Selective repression of RET proto-oncogene in medullary thyroid carcinoma by a natural alkaloid berberine.

BACKGROUND: The gain-of-function mutation of the RET proto-oncogene, which encodes a receptor tyrosine kinase, is strongly associated with the development of several medullary thyroid carcinomas (MTCs). Thus, the RET protein has been explored as an excellent target for progressive and advanced MTC. In this study we have demonstrated a therapeutic strategy for MTC by suppressing the transcription of RET proto-oncogene though the stabilization of G-quadruplex structure formed on the promoter region of this gene using a natural product berberine. METHODS: Medullary thyroid carcinoma (MTC) TT cell line has been used to evaluate the effects of berberine on RET expression and its downstream signaling pathways. The specificity of berberine was demonstrated by using the papillary thyroid carcinoma TPC1 cell line, which lacks the G-quadruplex forming sequence on the RET promoter region due to chromosomal rearrangement. RESULTS: Berberine suppressed the RET expression by more than 90 % in MTC TT cells at a concentration of 2.5 µg/ml with minimal effect on the TPC1 cells. Canadine, which is a structural analogue of berberine, showed little interaction with RET G-quadruplex and also had no effect on RET expression in MTC TT cells. The down-regulation of RET with berberine further inhibited the cell proliferation through cell cycle arrest and activation of apoptosis in TT cells, which was confirmed by a 2-fold increase in the caspase-3 activity and the down-regulation of cell-cycle regulatory proteins. CONCLUSION: Our data strongly suggest that the G-quadruplex forming region and the stabilization of this structure play a critical role in mediating the repressive effect of berberine on RET transcription.

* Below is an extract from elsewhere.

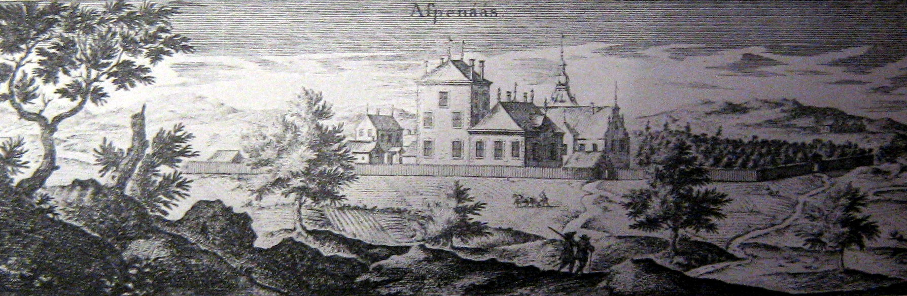 Aspnäs gård, Östervåla socken ur Suecia antiqua et hodierna (ur 1935 års faksimilutgåva)

Salinomycin and its derivatives as potent RET transcriptional inhibitors for the treatment of medullary thyroid carcinoma.

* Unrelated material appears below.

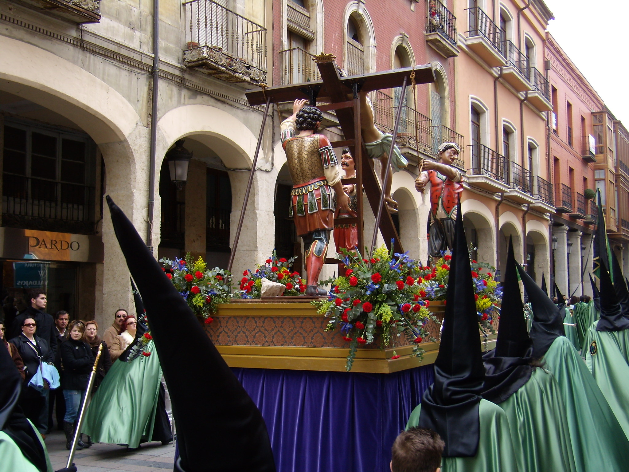 Erección de la Cruz, de Lucas Sanz de Torrecilla (1614). Semana Santa de Palencia.

Rearranged during transfection kinase (RET) is a validated molecular target in medullary thyroid cancer (MTC), as activating mutations in RET are often associated with the development of MTC. The present study reports the first preclinical characterization of salinomycin and selected analogs as potent RET transcriptional inhibitors. Reverse transcription­PCR and immunoblotting revealed that salinomycin profoundly decreased RET expression in the TT human MTC cell line by inhibiting RET transcription. Moreover, salinomycin resulted in remarkable anti­proliferative activity against MTC that is driven by RET (gain of function mutation) by selectively inhibiting the intracellular PI3K/Akt/mTOR signaling pathway. Also, flow cytometry and fluorescence­activated cell sorting showed that salinomycin induces G1 phase arrest and apoptosis by reducing the expression of retinoblastoma protein, E2F1, cyclin D and CDK4. The structure­activity relationship of salinomycin was investigated in this study. Some of the salinomycin derivatives showed the ability to reduce RET expression where others fail to alter RET expression. These results suggest that the RET­suppressing effect of salinomycin may be largely attributed to disruption of the Wnt pathway, presumably through interference with the ternary LRP6­Frizzled­Wnt complex. Furthermore, these findings support the further preclinical evaluation of salinomycin and its analogs as a promising new class of therapeutic agents for the improved treatment of MTC.

Demonstration of a potent RET transcriptional inhibitor for the treatment of medullary thyroid carcinoma based on an ellipticine derivative.

Dominant-activating mutations in the RET (rearranged during transfection) proto-oncogene, which encodes a receptor tyrosine kinase, is often associated with the development of medullary thyroid carcinoma (MTC). The proximal promoter region of the RET gene consists of a guanine-rich sequence containing five runs of three consecutive guanine residues that serve as the binding site for transcriptional factors. As we have recently shown, this stretch of nucleotides in the promoter region is highly dynamic in nature and tend to form non-B DNA secondary structures called G-quadruplexes, which suppress the transcription of the RET gene. In the present study, ellipticine and its derivatives were identified as excellent RET G-quadruplex stabilizing agents. Circular dichroism (CD) spectroscopic studies revealed that the incorporation of a piperidine ring in an ellipticine derivative, NSC311153 improves its binding with the G-quadruplex structure and the stability induced by this compound is more potent than ellipticine. Furthermore, this compound also interfered with the transcriptional mechanism of the RET gene in an MTC derived cell line, TT cells and significantly decreased the endogenous RET protein expression. We demonstrated the specificity of NSC311153 by using papillary thyroid carcinoma (PTC) cells, the TPC1 cell line which lacks the G-quadruplex forming sequence in the promoter region due to chromosomal rearrangement. The RET downregulation selectively suppresses cell proliferation by inhibiting the intracellular Raf/MEK/ERK and PI3K/Akt/mTOR signaling pathways in the TT cells. In the present study, we also showed that the systemic administration of a water soluble NSC311153 analog in a mouse MTC xenograft model inhibited the tumor growth through RET downregulation.